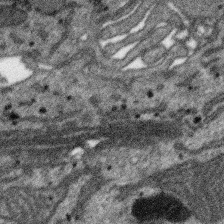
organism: Human
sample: Lung epithelial cells infected with SARS-CoV-2
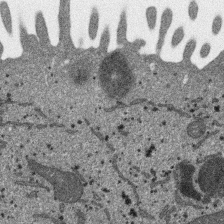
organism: Human
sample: Lung epithelial cells infected with SARS-CoV-2
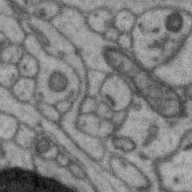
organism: Zebra finch
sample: Brain
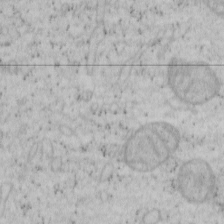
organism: Human
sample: HeLa cells
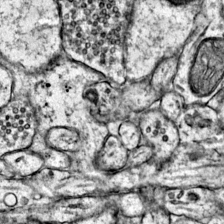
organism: Mouse
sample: Primary visual cortex
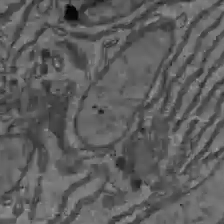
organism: C57BL Mouse
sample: Liver
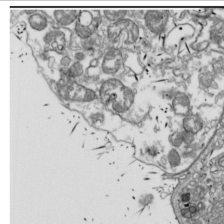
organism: Drosophila
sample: Cell division; meiosis; drosophila spermatocytes
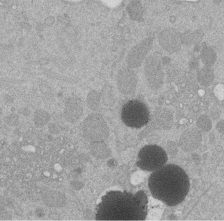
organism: Mouse
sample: Dividing mouse embryo 1 cell stage
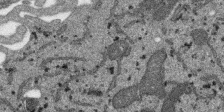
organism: Human
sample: Lung epithelial cells infected with SARS-CoV-2
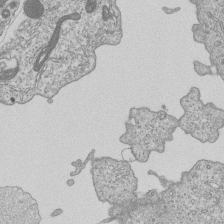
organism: Human
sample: MDA-MB-231 cells
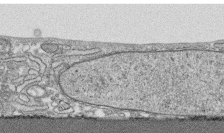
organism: Human
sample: CRL-1474
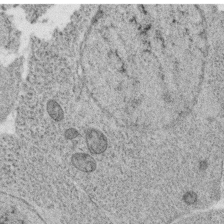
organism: C. elegans
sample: C. elegans oocyte; sperm cells
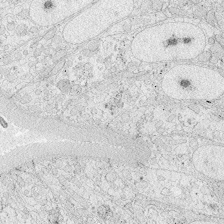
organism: Zebrafish
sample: Whole-Brain
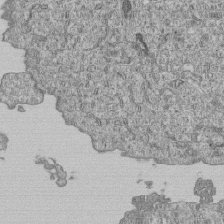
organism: Human
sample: MDA-MB-231 cells
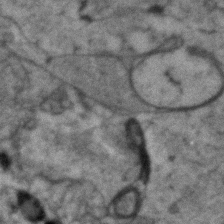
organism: Human
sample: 1205lu cells
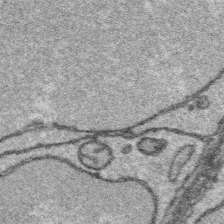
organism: Platynereis dumerilii
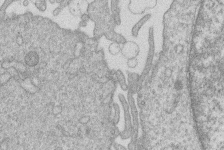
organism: Human
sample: Macrophage cells
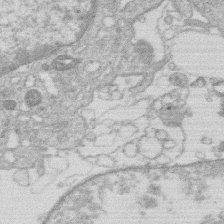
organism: Human
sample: Macrophage cells
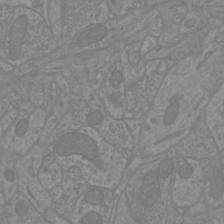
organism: Mouse
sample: Cortical neurons
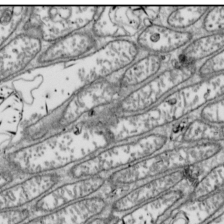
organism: Drosophila
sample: Cell division; meiosis; drosophila spermatocytes
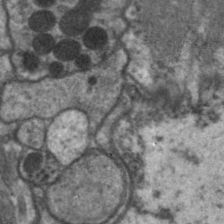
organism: C. elegans
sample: Pharynx
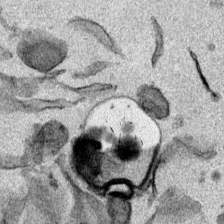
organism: Mouse
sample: Cancer cell death in ED-1 cells
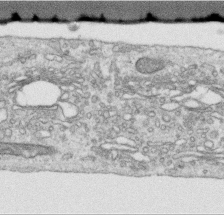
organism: Human
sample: Centriole in RPE cells
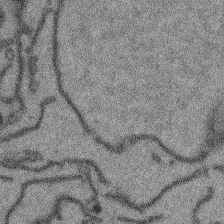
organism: Arabidopsis thaliana
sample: Root tip
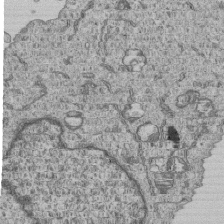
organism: Human
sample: MDA-MB-231 cells
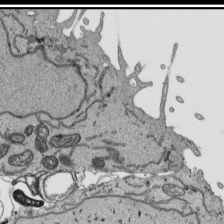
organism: Human
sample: Mitochondria in HCT116 cells
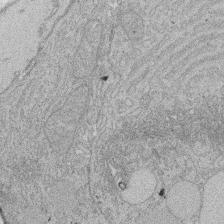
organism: Rat
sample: Salivary granule
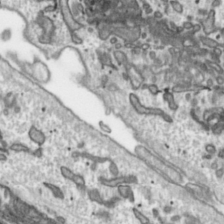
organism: Toxoplasma gondii
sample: Parasites in a vacuole inside a host cell
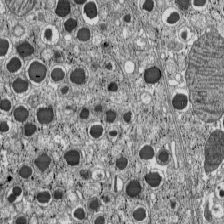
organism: C57BL Mouse
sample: Pancreatic islet
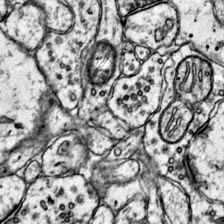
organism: Mouse
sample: Primary visual cortex
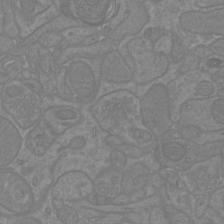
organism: Mouse
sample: Cortical neurons
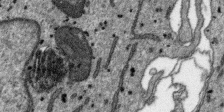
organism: Human
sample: Lung epithelial cells, uninfected (mock) control
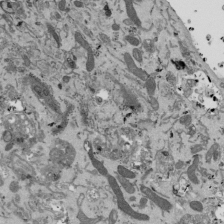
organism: Mouse
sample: ED-1 cell nuclei; centrioles
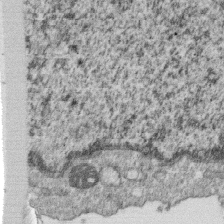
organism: African green monkey
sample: Vero E6 cells infected with SARS-CoV-2
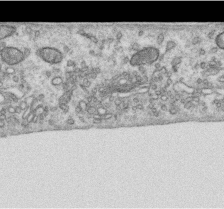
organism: Human
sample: Centriole in RPE cells
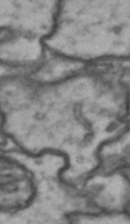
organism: Drosophila
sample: Brain
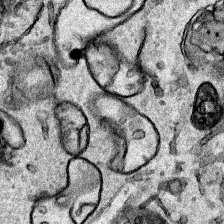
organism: Human
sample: Mitochondria in HCT116 cells
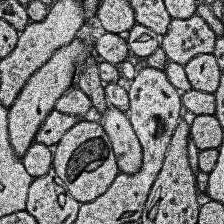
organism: Human
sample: Temporal Lobe
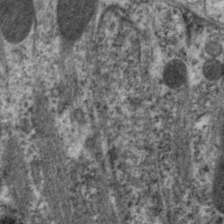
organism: C. elegans
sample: Pharynx
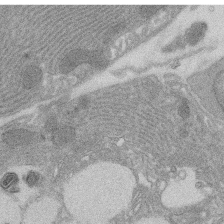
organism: Rat
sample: Salivary granule
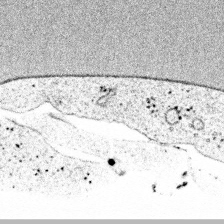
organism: Human
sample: HeLa cells
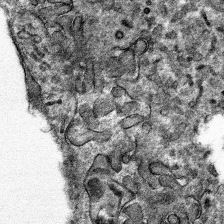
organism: Mouse
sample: Mouse hepatocytes
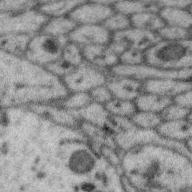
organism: Zebra finch
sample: Brain
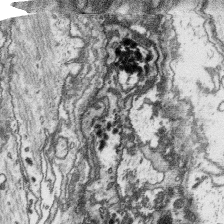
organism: Platynereis dumerilii
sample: Parapodia
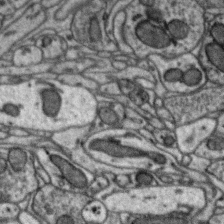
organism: Zebra finch
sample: Brain
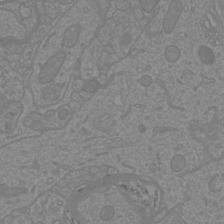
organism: Mouse
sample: Cortical neurons
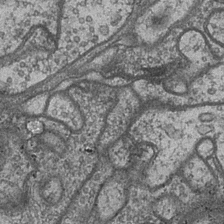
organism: Drosophila
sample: Optic medulla
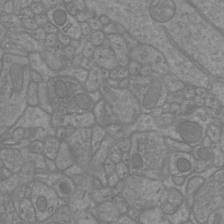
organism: Mouse
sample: Cortical neurons
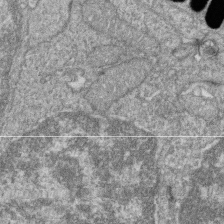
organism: Zebrafish
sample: Cilia; retinal pigment epithelium
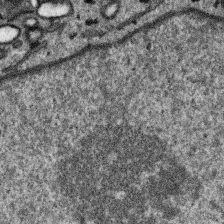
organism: Human
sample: Lung epithelial cells infected with SARS-CoV-2
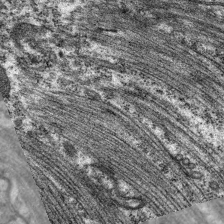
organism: C. elegans
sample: Pharynx
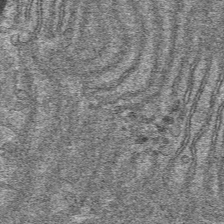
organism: Mouse
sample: Mouse hepatocytes
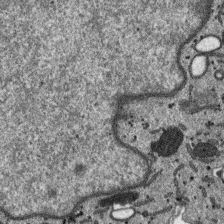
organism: Human
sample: Lung epithelial cells infected with SARS-CoV-2
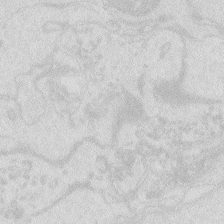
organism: Zebrafish
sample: Macrophage
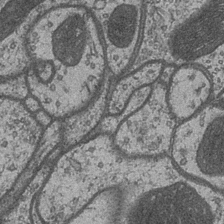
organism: Drosophila
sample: Optic medulla
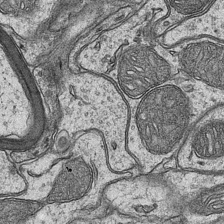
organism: Mouse
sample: CA1 Hippocampus
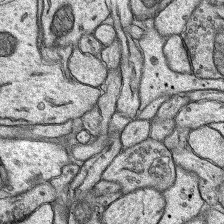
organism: Rat
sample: Hippocampus
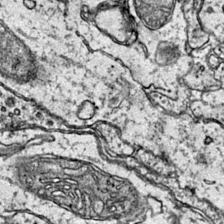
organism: Mouse
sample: Primary visual cortex
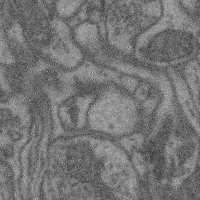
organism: Mouse
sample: Cerebral cortex
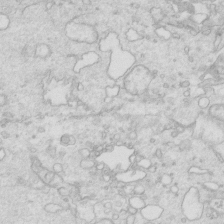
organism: Mouse
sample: Multiciliated cells
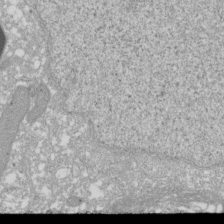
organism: Xenopus
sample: Cilia; centrioles in frog embryo cells
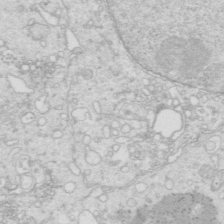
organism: Mouse
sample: Multiciliated cells
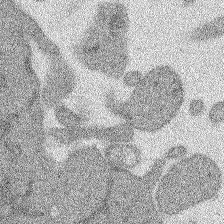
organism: Human
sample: HeLa cells
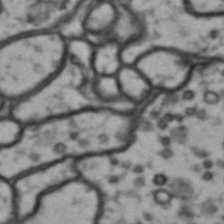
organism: Drosophila
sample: Brain
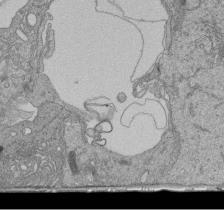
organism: Human
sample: Retinal organoid Rod and Cone cells

▸ **Work instructions**
An exact copy of each entry is required, minus the pictures.

▸ **Finished task**
organism: Human
sample: Lung epithelial cells infected with SARS-CoV-2
organism: Human
sample: Lung epithelial cells infected with SARS-CoV-2
organism: Zebra finch
sample: Brain
organism: Human
sample: HeLa cells
organism: Mouse
sample: Primary visual cortex
organism: C57BL Mouse
sample: Liver
organism: Drosophila
sample: Cell division; meiosis; drosophila spermatocytes
organism: Mouse
sample: Dividing mouse embryo 1 cell stage
organism: Human
sample: Lung epithelial cells infected with SARS-CoV-2
organism: Human
sample: MDA-MB-231 cells
organism: Human
sample: CRL-1474
organism: C. elegans
sample: C. elegans oocyte; sperm cells
organism: Zebrafish
sample: Whole-Brain
organism: Human
sample: MDA-MB-231 cells
organism: Human
sample: 1205lu cells
organism: Platynereis dumerilii
organism: Human
sample: Macrophage cells
organism: Human
sample: Macrophage cells
organism: Mouse
sample: Cortical neurons
organism: Drosophila
sample: Cell division; meiosis; drosophila spermatocytes
organism: C. elegans
sample: Pharynx
organism: Mouse
sample: Cancer cell death in ED-1 cells
organism: Human
sample: Centriole in RPE cells
organism: Arabidopsis thaliana
sample: Root tip
organism: Human
sample: MDA-MB-231 cells
organism: Human
sample: Mitochondria in HCT116 cells
organism: Rat
sample: Salivary granule
organism: Toxoplasma gondii
sample: Parasites in a vacuole inside a host cell
organism: C57BL Mouse
sample: Pancreatic islet
organism: Mouse
sample: Primary visual cortex
organism: Mouse
sample: Cortical neurons
organism: Human
sample: Lung epithelial cells, uninfected (mock) control
organism: Mouse
sample: ED-1 cell nuclei; centrioles
organism: African green monkey
sample: Vero E6 cells infected with SARS-CoV-2
organism: Human
sample: Centriole in RPE cells
organism: Drosophila
sample: Brain
organism: Human
sample: Mitochondria in HCT116 cells
organism: Human
sample: Temporal Lobe
organism: C. elegans
sample: Pharynx
organism: Rat
sample: Salivary granule
organism: Human
sample: HeLa cells
organism: Mouse
sample: Mouse hepatocytes
organism: Zebra finch
sample: Brain
organism: Platynereis dumerilii
sample: Parapodia
organism: Zebra finch
sample: Brain
organism: Mouse
sample: Cortical neurons
organism: Drosophila
sample: Optic medulla
organism: Mouse
sample: Cortical neurons
organism: Zebrafish
sample: Cilia; retinal pigment epithelium
organism: Human
sample: Lung epithelial cells infected with SARS-CoV-2
organism: C. elegans
sample: Pharynx
organism: Mouse
sample: Mouse hepatocytes
organism: Human
sample: Lung epithelial cells infected with SARS-CoV-2
organism: Zebrafish
sample: Macrophage
organism: Drosophila
sample: Optic medulla
organism: Mouse
sample: CA1 Hippocampus
organism: Rat
sample: Hippocampus
organism: Mouse
sample: Primary visual cortex
organism: Mouse
sample: Cerebral cortex
organism: Mouse
sample: Multiciliated cells
organism: Xenopus
sample: Cilia; centrioles in frog embryo cells
organism: Mouse
sample: Multiciliated cells
organism: Human
sample: HeLa cells
organism: Drosophila
sample: Brain
organism: Human
sample: Retinal organoid Rod and Cone cells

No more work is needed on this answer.